Cost Estimates of SAI

Proponents of SAI argue that it is an inexpensive technology relative to emissions mitigation efforts that would produce the same amount of cooling. Depending on the scenario considered, reported cost estimates vary widely. One early study suggested that SAI could be conducted at an annual cost of $0.2 billion per year per W/m2 of cooling. [2] With current anthropogenic CO2 radiative forcing estimated to be ~2W/m2, this equates to ∼ $0.4 billion annually to offset current anthropogenic warming by SAI. [2] On the other hand, more recent studies have estimated annual costs ranging from $7 billion to $90 billion depending on the cooling target, deployment method, and future emissions mitigation efforts, [1,3] For comparison, meeting global climate goals through emission mitigation efforts alone are estimated to cost 0.2-2.5% of 2030 global GDP, equivalent to about $200 billion to $2 trillion per year. [4]
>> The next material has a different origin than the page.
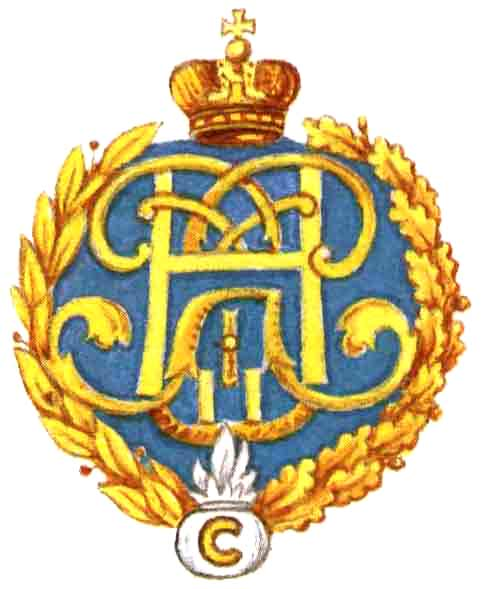 Badge of Rostovsky 2-nd Grenader Regiment
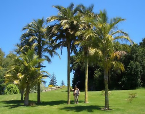 Juania australis (Chonta) - Chile

Drawbacks and Uncertainties of SAI

Although the direct cost of SAI may seem relatively inexpensive, widespread support for SAI is lagging due to a host of climatological and ecological uncertainties associated with deploying ∼10 Mt of sulfate aerosols into the atmosphere every year. Much of the research towards understanding these risks relies on climate data following major volcanic eruptions. Following the 1991 Mount Pinatubo eruption, significant reductions in rainfall over land were observed with a corresponding decrease in river discharge. As a result, studies suggest that SAI could adversely impact the global hydrological cycle thus potentially altering the world's food supply. [2] In this way, SAI could potentially exacerbate some of the worst effects of climate change. In addition, SAI is expected to lead to ozone depletion (at least temporarily) and it would not resolve the problem of ocean acidification caused by rising atmospheric CO2 concentrations. [1] Another uncertainty is the reversibility of SAI once deployed if adverse climate affects occur. These drawbacks along with the ethical dilemma of deliberately altering the climate for over 7 billion people will likely prevent serious considerations of SAI deployment in the near future.

© Eli Mueller. The author warrants that the work is the author's own and that Stanford University provided no input other than typesetting and referencing guidelines. The author grants permission to copy, distribute and display this work in unaltered form, with attribution to the author, for noncommercial purposes only. All other rights, including commercial rights, are reserved to the author.

References

[1] R. Moriyama et al., "The Cost of Stratospheric Climate Engineering Revisited." Mitig. Adapt. Strateg. 22, 1207 (2017).

[2] "Geoengineering the Climate: Science, Governance and Uncertainty," Royal Society, September 2009.

[3] W. Smith, "The Cost of Stratospheric Aerosol Injection Rhrough 2100," Environ. Res. Lett. 15, 114004 (2020).

[4] J. McClellan, D.W. Keith and J. Apt, "Cost Analysis of Stratospheric Albedo Modification Delivery Systems." Environ. Res. Lett. 7, 034019 (2012).